I pretty much agree with everything you said, with the exception of defending
constexpr. What follows is more ranting on constexpr and praise for templates.

> The constexpr design is taking this to heart and enforcing that the code to
> be purely functional.

You're falling into the common trap of confusing purity with functional.
constexpr is only enforcing code to be free of side effects; it's even less
functional than C.

Templates on the other hand, are functional. With templates, you get pattern
matching, easy recursive data types, high order functions, and more. You can
literally take Haskell code, change the syntax a bit, and end up with a
complete metaprogram. That's not possible with constexpr.

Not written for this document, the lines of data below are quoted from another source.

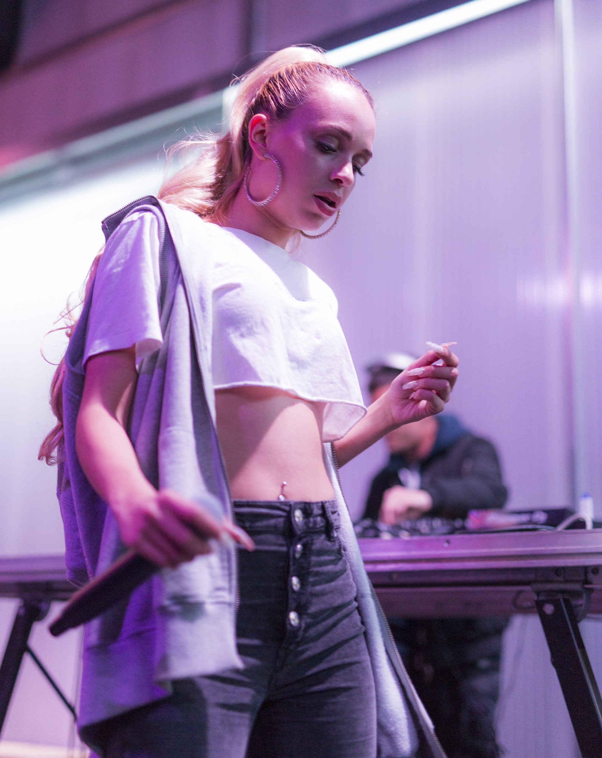 Artista: Bad Gyal Autora: Alba Ruperez para El Bloque TV Detalles: Sala Apolo, Barcelona. Febrero 2018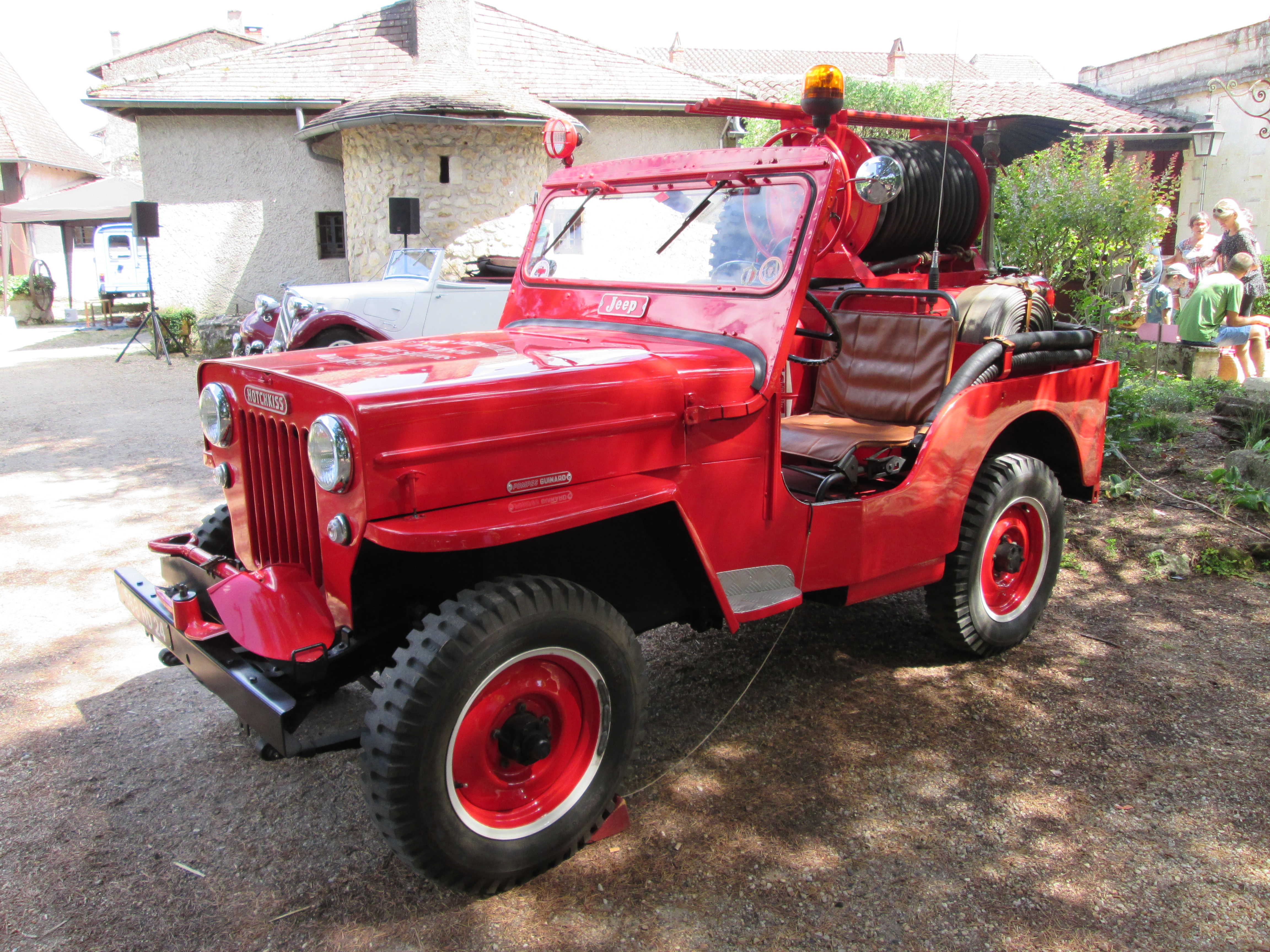 Camion-citerne feux de forêts léger (CCFL) Hotchkiss JH-102 (aussi appelé Hotchkiss M201, Jeep). Pompes Guinard. Service départemental d'incendie et de secours de la Dordogne. Au parc Voulgre, Mussidan (Dordogne, France).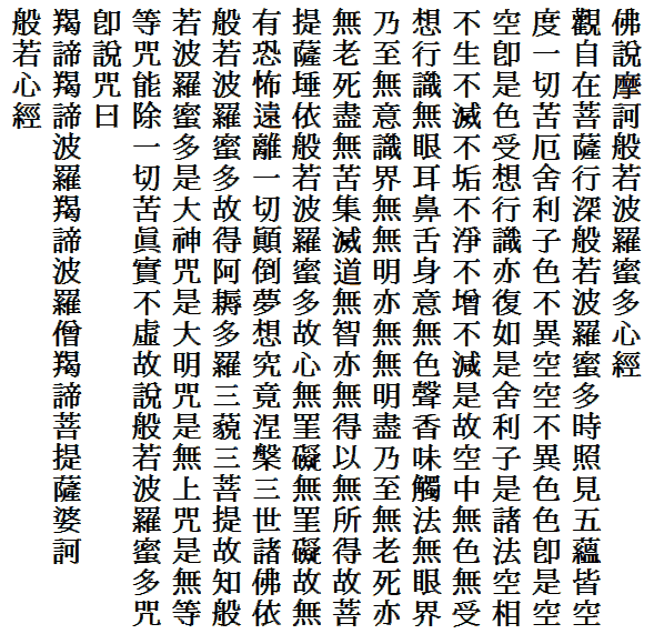 般若心経。フォントはIPAmj明朝を使用。一部の文字は画像編集により作字。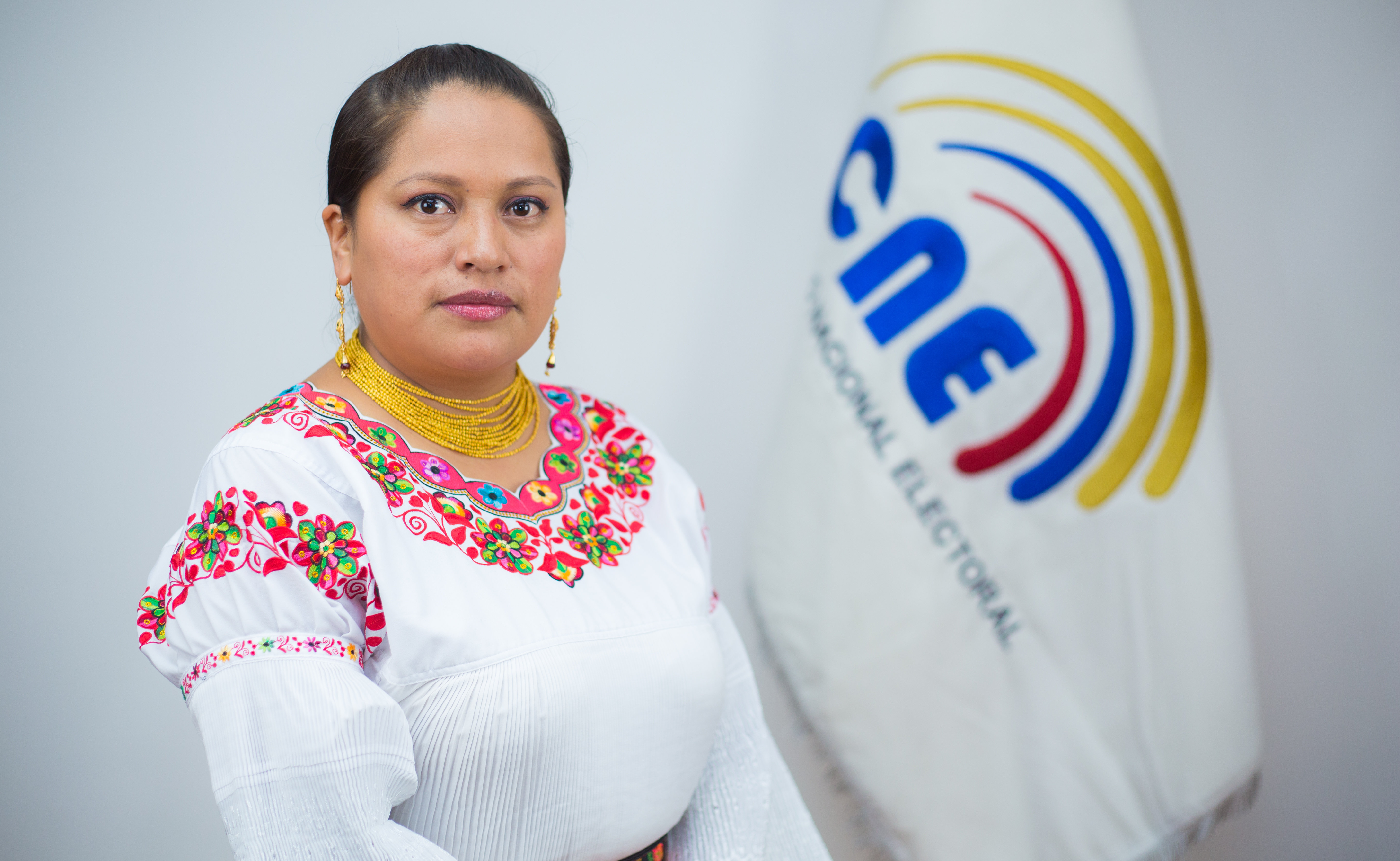 Esthela Acero, Consejera en el Consejo Nacional Electoral del Ecuador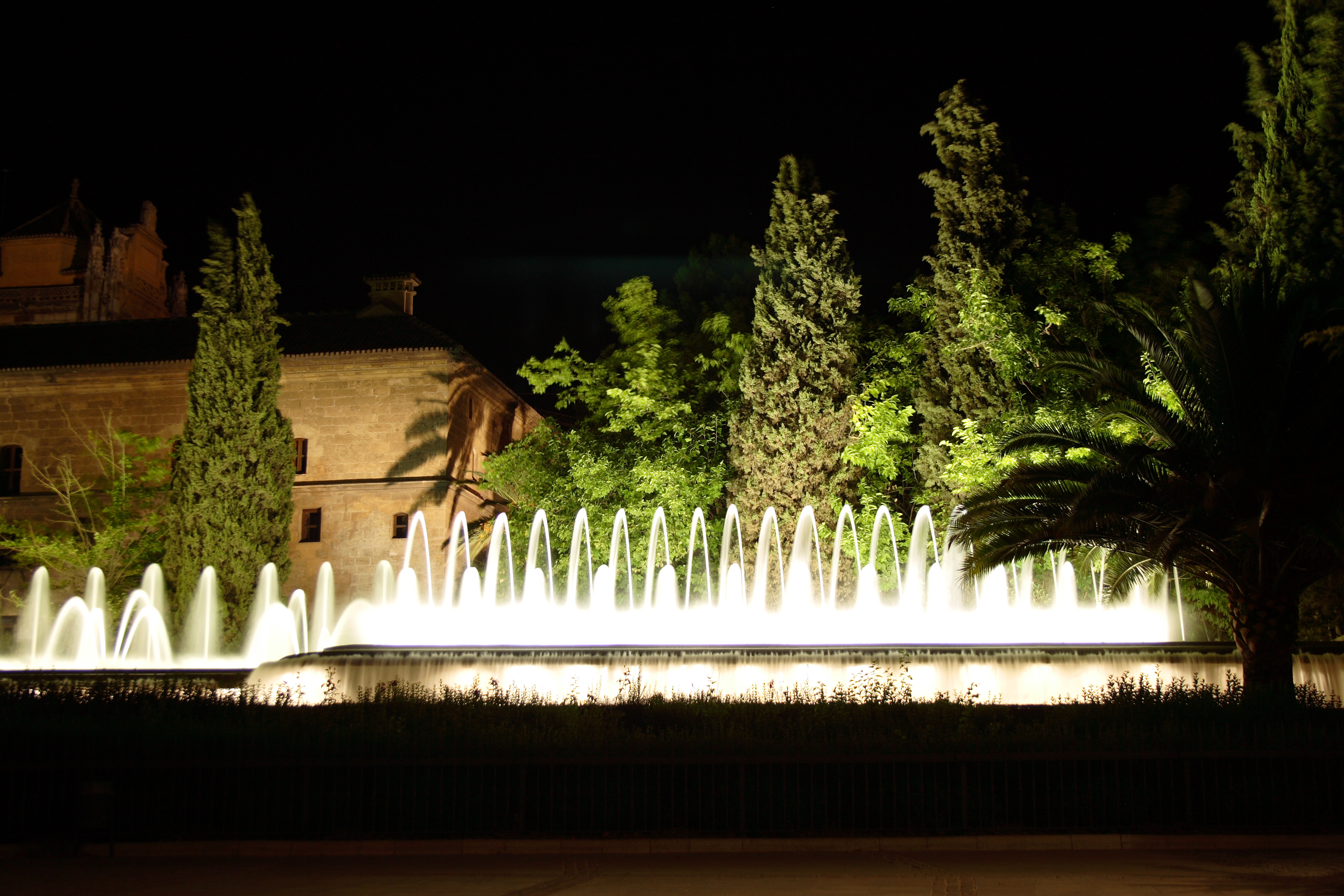 Fuente de El Triunfo de noche, Granada, España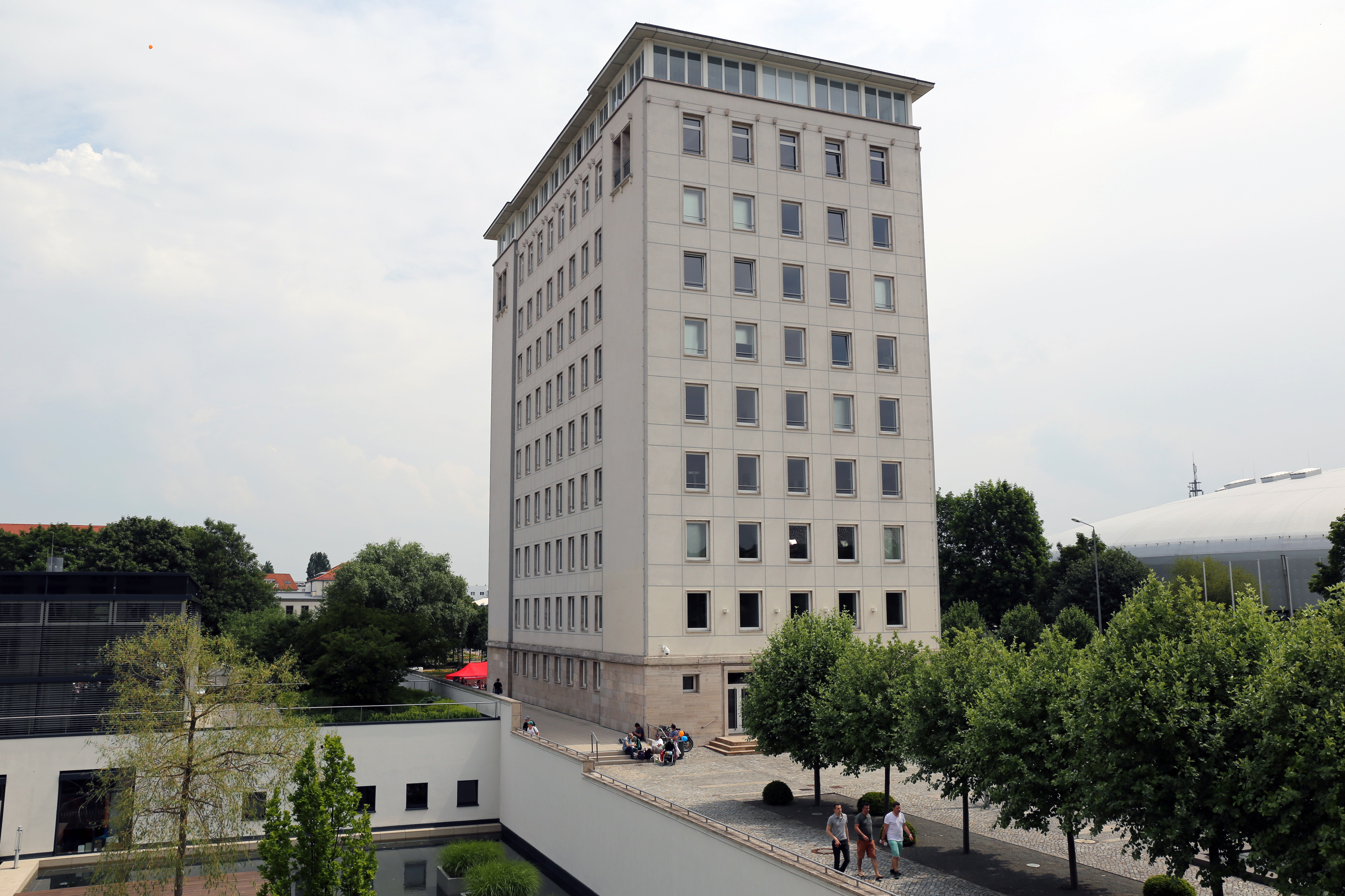 Hochhaus und Bürotrakt des Thüringer Landtages in Erfurt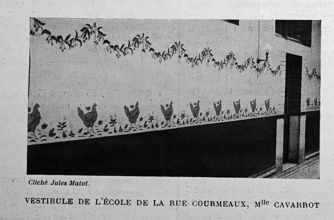 publié dans le "Bulletin de l'œuvre des voyages scolaires".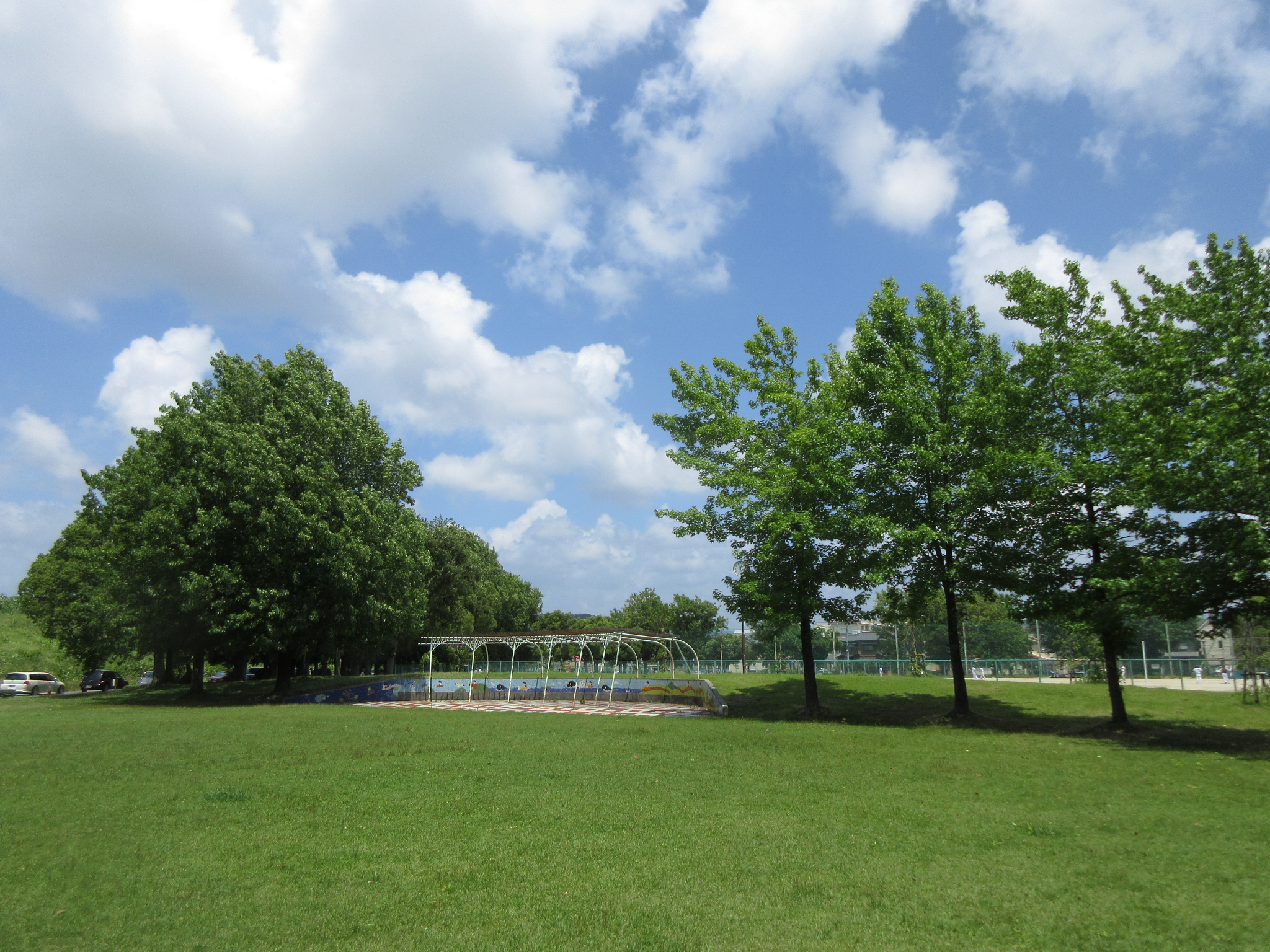 堤下公園（岡崎市上里）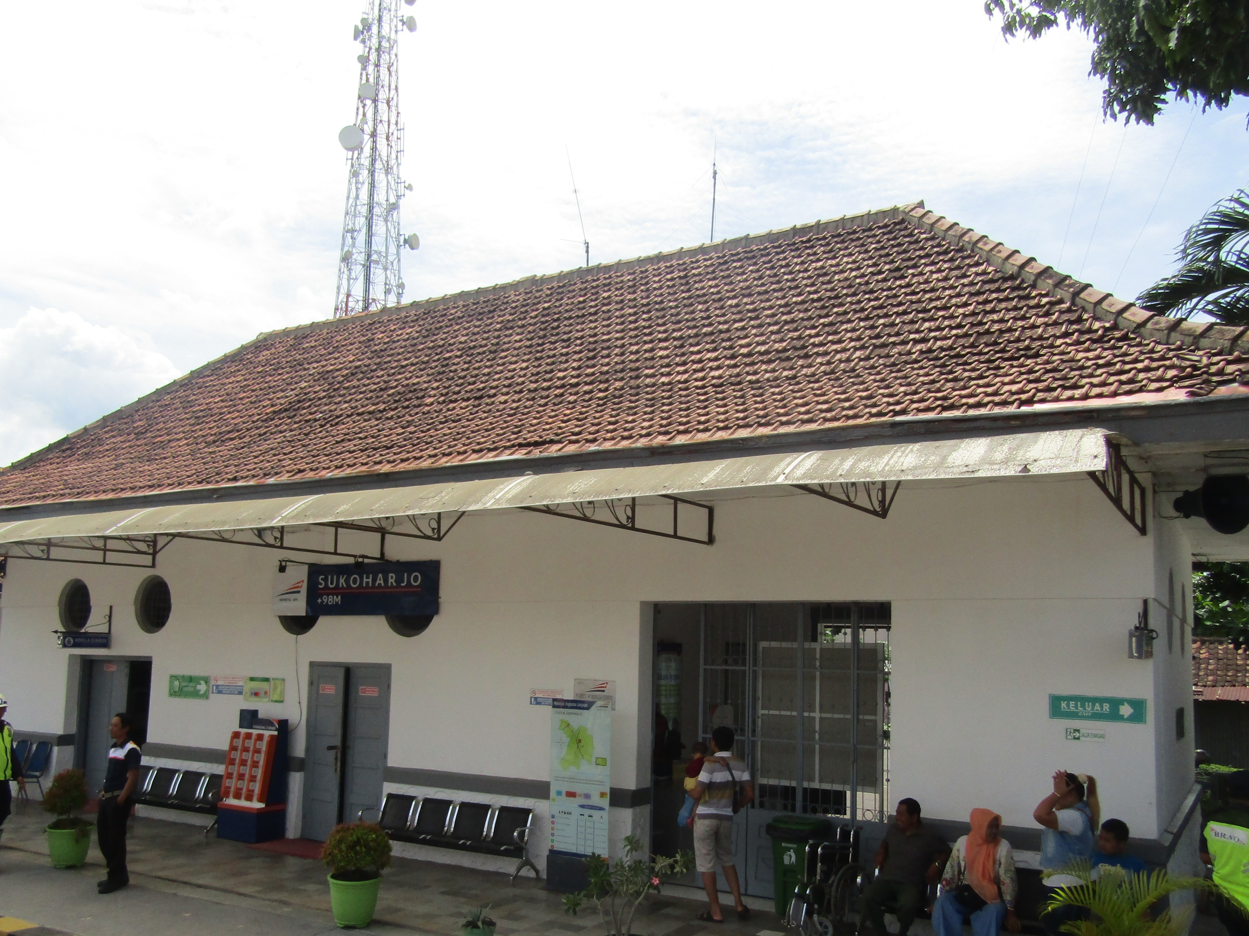 Stasiun Sukoharjo, 2020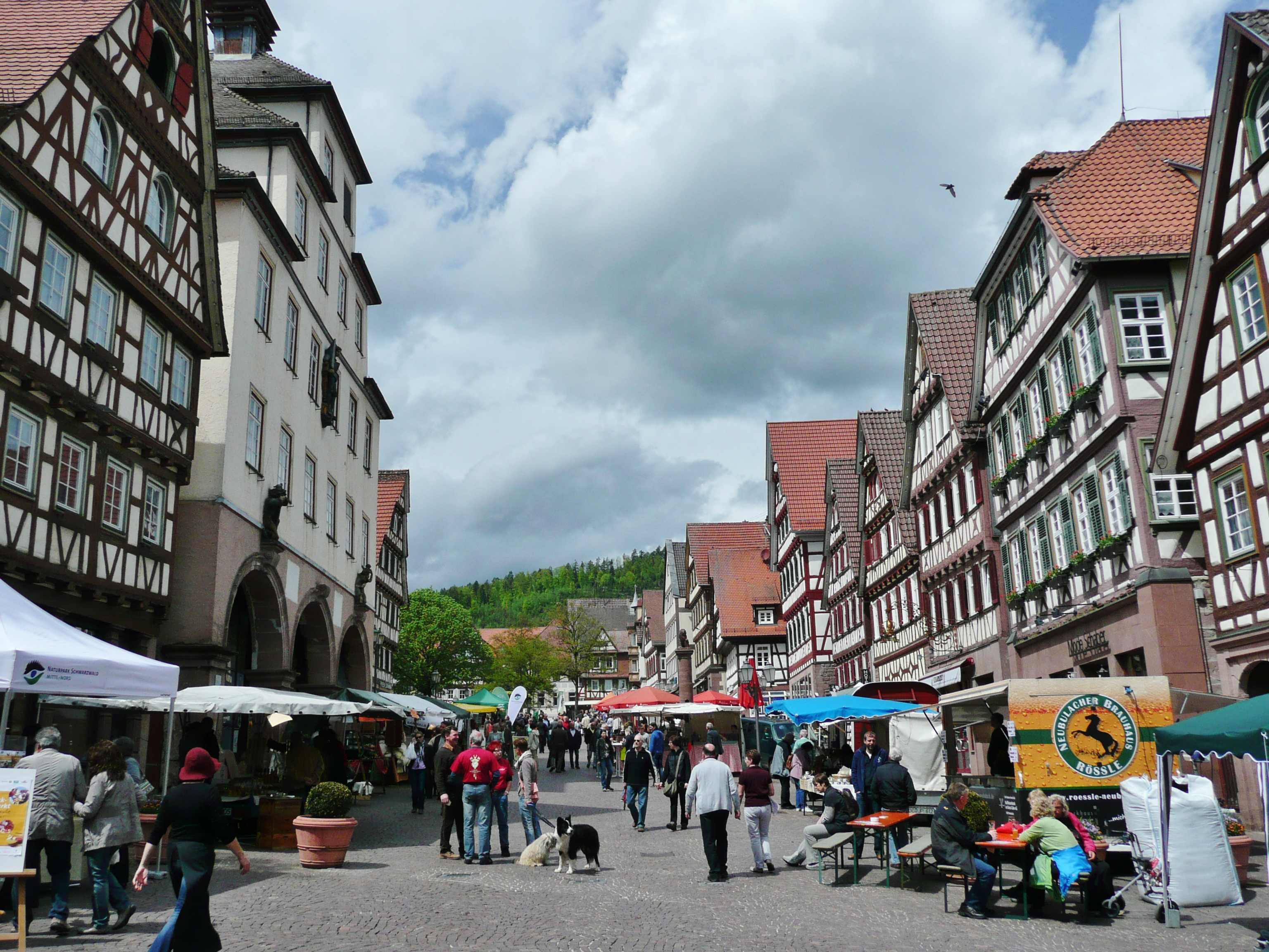 Marktplatz Calw

Templates can work with values, but more importantly, they can work with
types. Being able to actually to modify the types and code of the program is
essential to metaprogramming. None of that comes with constexpr. Hell, I
wouldn't even consider constexpr to be metaprogramming.

In addition, templates can actually form abstractions, even ones that aren't
functional. Boost.MPL, over a decade old, emulated C++-style containers at
compile time using only templates. As a personal experience, I've implemented
a stack-based language akin to Forth using templates, see:
[http://pubby8.wordpress.com/2012/10/15/stack-based-
template-...](http://pubby8.wordpress.com/2012/10/15/stack-based-template-
metaprogramming-in-c-11/)

Well guess what? Templates suck. They slow the compile down to a crawl, their
syntax is incomprehensible, and don't get me started on their error message.
The only reason to use them is because there is nothing better.

C++11 had a chance to fix this. Instead, we got constexpr.